John saved her. “So what did you tell him?”
“I told him to get on out of here. Then he offered me five dollars and some reefer to go along with it. Said he’d come back later and bring some more, but I had a butcher knife tucked here in the back of my belt and I took it out. That sharp cuttin’ edge backed him off right quick.”
“Reefer?”
“A joint, you know, weed.”
“They been back?”
“Nope. They left real quick and I ain’t seen ’em since.”
John used his spoon to rake the last of the sticky chocolate from the bowl and fed it to the toddler. “Was that good?”
The sticky face belied no expression at all. He struggled to get down. John lifted him off his knee. The toddler wandered off to examine the other empty bowls scattered on the rough porch, hoping his brothers and sisters had left something.
“Well, I know more than I did when I got here.”
“About what?” She gave him a quick smile.
John liked the dimples in her cheeks. “About a lot, I guess.”
She noticed all the bags and cans scattered on the porch for the first time. “Belle, y’all get these groceries in the house, then go on out back and pick us a mess of greens. I saw some fatback in one of them sacks. It’ll taste good for supper.”
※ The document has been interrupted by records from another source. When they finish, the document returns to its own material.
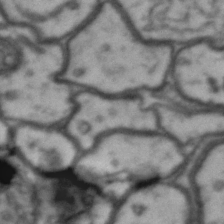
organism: Drosophila
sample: Brain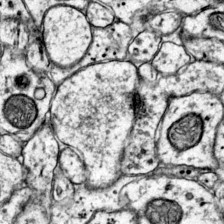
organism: Mouse
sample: Primary visual cortex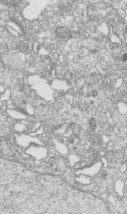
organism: Human
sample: HeLa cell HIV synapse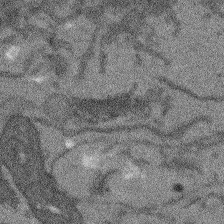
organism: Arabidopsis thaliana
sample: Root tip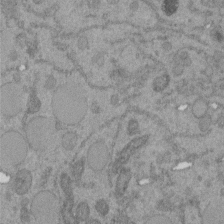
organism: C. elegans
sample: C. elegans embryo early stage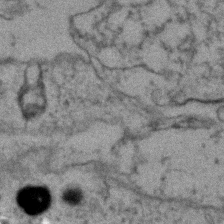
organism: Zebrafish
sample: Zebrafish embryo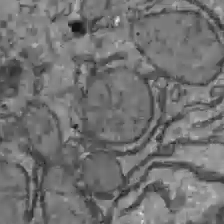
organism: C57BL Mouse
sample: Liver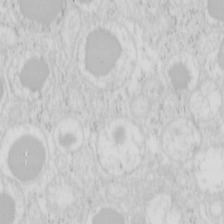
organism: Mouse
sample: Pancreas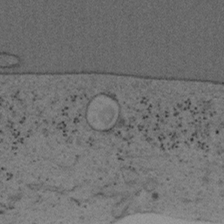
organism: Human
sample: HeLa cells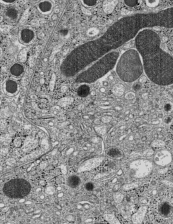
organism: C57BL Mouse
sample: Pancreatic islet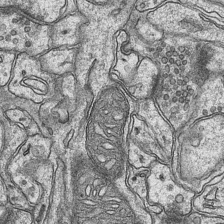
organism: Mouse
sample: CA1 Hippocampus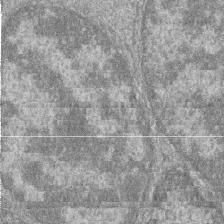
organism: Zebrafish
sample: Cilia; retinal pigment epithelium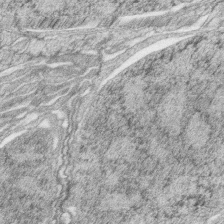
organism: Zebrafish
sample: synaptic ribbons in rod cells and cone cells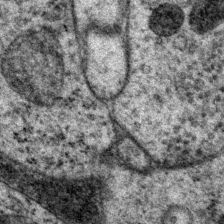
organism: P. pacificus
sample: Pharynx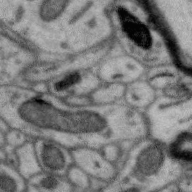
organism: Zebra finch
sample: Brain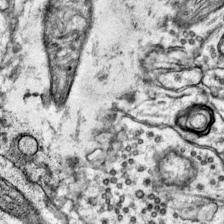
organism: Mouse
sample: Primary visual cortex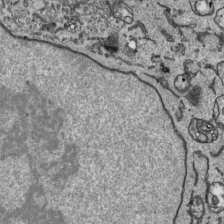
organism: Human
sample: Mitochondria in HCT116 cells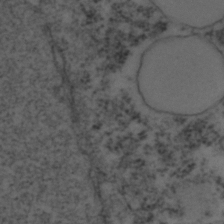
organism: C. elegans
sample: C. elegans embryo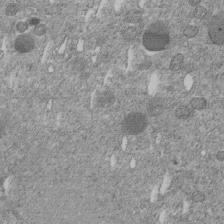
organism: C. elegans
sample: C. elegans embryo early stage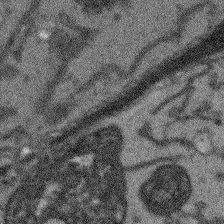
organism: Arabidopsis thaliana
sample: Root tip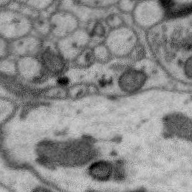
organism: Zebra finch
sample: Brain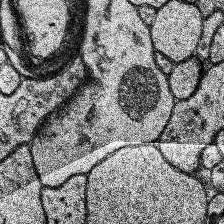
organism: Human
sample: Temporal Lobe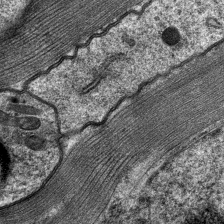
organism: C. elegans
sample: Pharynx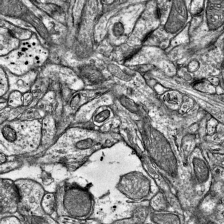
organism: Mouse
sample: Visual Cortex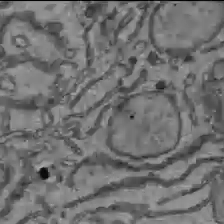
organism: C57BL Mouse
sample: Liver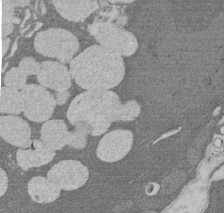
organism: Rat
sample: Salivary granule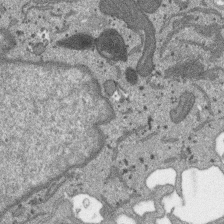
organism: Human
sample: Lung epithelial cells infected with SARS-CoV-2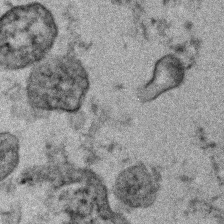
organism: Human
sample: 1205lu cells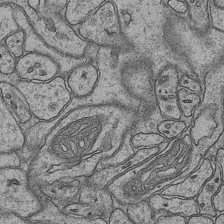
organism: Mouse
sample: CA1 Hippocampus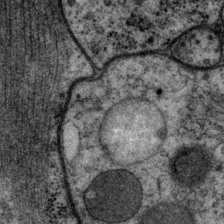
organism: P. pacificus
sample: Pharynx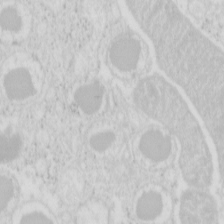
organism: Mouse
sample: Pancreas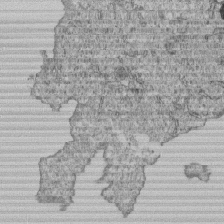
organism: Human
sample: MDA-MB-231 cells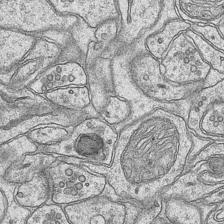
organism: Mouse
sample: CA1 Hippocampus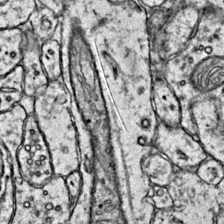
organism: Mouse
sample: Primary visual cortex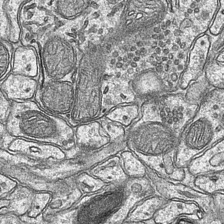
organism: Mouse
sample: CA1 Hippocampus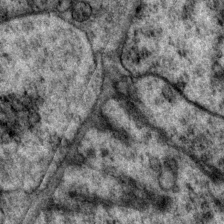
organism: P. pacificus
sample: Pharynx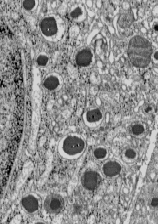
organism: C57BL Mouse
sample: Pancreatic islet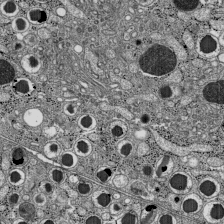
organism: C57BL Mouse
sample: Pancreatic islet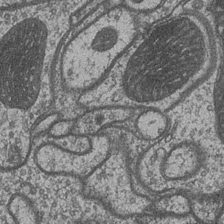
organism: Drosophila
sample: Optic medulla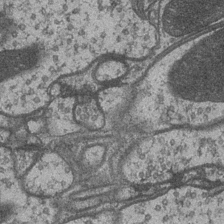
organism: Drosophila
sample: Optic medulla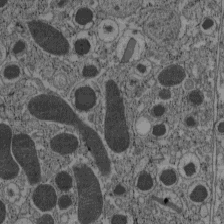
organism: C57BL Mouse
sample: Pancreatic islet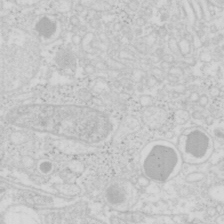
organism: Mouse
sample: Pancreas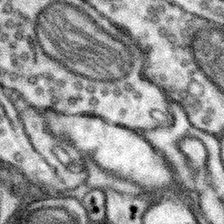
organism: Mouse
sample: Somatosensory cortex neuropil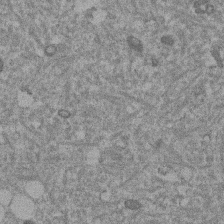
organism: Mouse
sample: Dividing mouse embryo 1 cell stage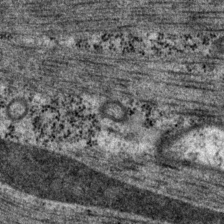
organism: P. pacificus
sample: Pharynx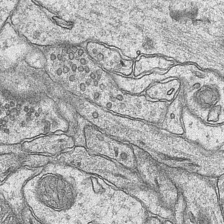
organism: Mouse
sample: CA1 Hippocampus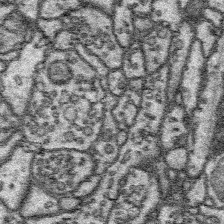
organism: Platynereis dumerilii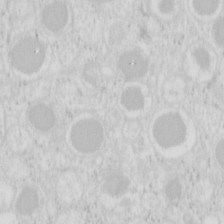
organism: Mouse
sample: Pancreas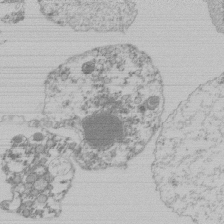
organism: Mouse
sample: Activated Pmel transgenic CD8+ T Cells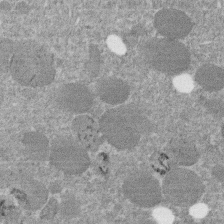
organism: C. elegans
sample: C. elegans embryo early stage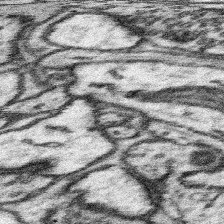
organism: Mouse
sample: Somatosensory cortex neuropil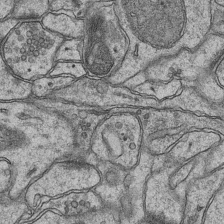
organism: Mouse
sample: CA1 Hippocampus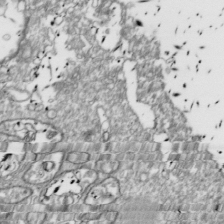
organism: Drosophila
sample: Cell division; meiosis; drosophila spermatocytes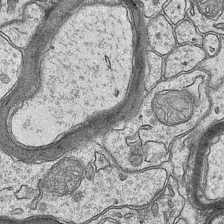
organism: Mouse
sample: CA1 Hippocampus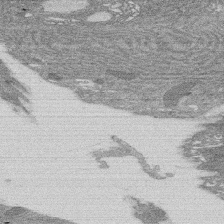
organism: Rat
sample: Salivary granule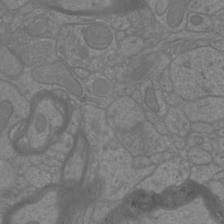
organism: Mouse
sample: Cortical neurons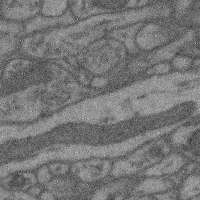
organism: Mouse
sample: Cerebral cortex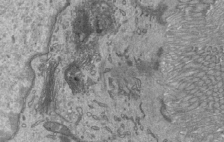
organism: Mouse
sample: Mouse epididymis efferent ductule cilia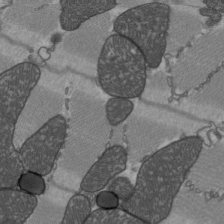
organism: C57BL Mouse
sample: Heart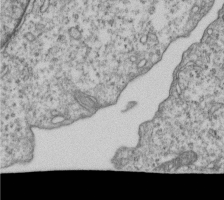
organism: Human
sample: MDA-MB-231 cells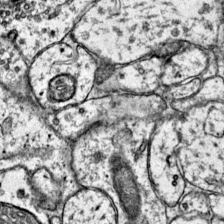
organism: Mouse
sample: Primary visual cortex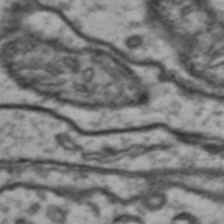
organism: Drosophila
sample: Brain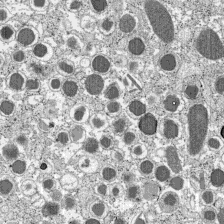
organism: C57BL Mouse
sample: Pancreatic islet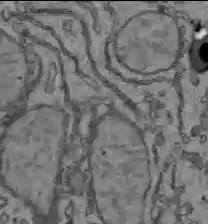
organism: C57BL Mouse
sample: Liver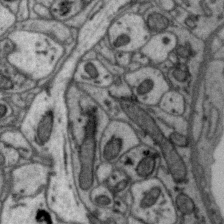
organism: Zebra finch
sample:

She gave John a hard look.
“We have a good truck garden out back. That’s where we get most of what we eat, but sometimes it don’t stretch far enough, ’specially this time of the year when things is jus’ startin’ to come up.
”
“I figgered you had a garden. Y’all ain’t starvin’. You’re just po’.”
“That’s how I’ve lived my life.”
He rose. “All right, then. I might be back from time to time, but don’t be surprised when a truck comes at daylight to pick y’all up.”
John rubbed a couple of little heads and stepped into the sunshine. When he got to his car, the woman’s voice stopped him.
“John Washington!”
He stopped and rested his arm on the roof of his car.
“My name’s Rachel Lea.”
He grinned. “Good to meet you, Rachel Lea.”
“Not all these kids is mine.”
When John raised his eyebrows in question, she gave a laugh. “Belle and Bubba there, the two oldest are mine. The rest belonged to my sister. She and her husband got killed six months ago and I took ’em in.”
He waited.
“She liked makin’ babies!”
John chuckled and opened the car door. “So it’s you and them kids here all alone.”
“I tol’ you the truth. Husband run off a while back and good riddance, he weren’t no’count, nohow.” She lifted a hand. “Next time you come by, you stay for supper, John Washington. I believe I’d like to cook you a bite.”
“I might do that.”
“Where’d you say all these groceries come from?”
He didn’t want to tell her that Judge Rains and Ned had given him money when he told them he planned to drop by. They were constantly buying food for people with little or no means, but it was always quiet.
“Folks that care.”
Chapter Ten
O.C. idly studied Frenchie’s backside as she left their back corner booth and worked her way down the long, narrow café, refilling coffee cups and visiting with her regulars.
“What are you watching that thing for?” Ned took a cautious sip of his coffee and studied the remnants of scrambled eggs on his plate. “You’re too long in the tooth to do anything with it these days.”
“I know it, but I ain’t dead yet. It don’t hurt to look.”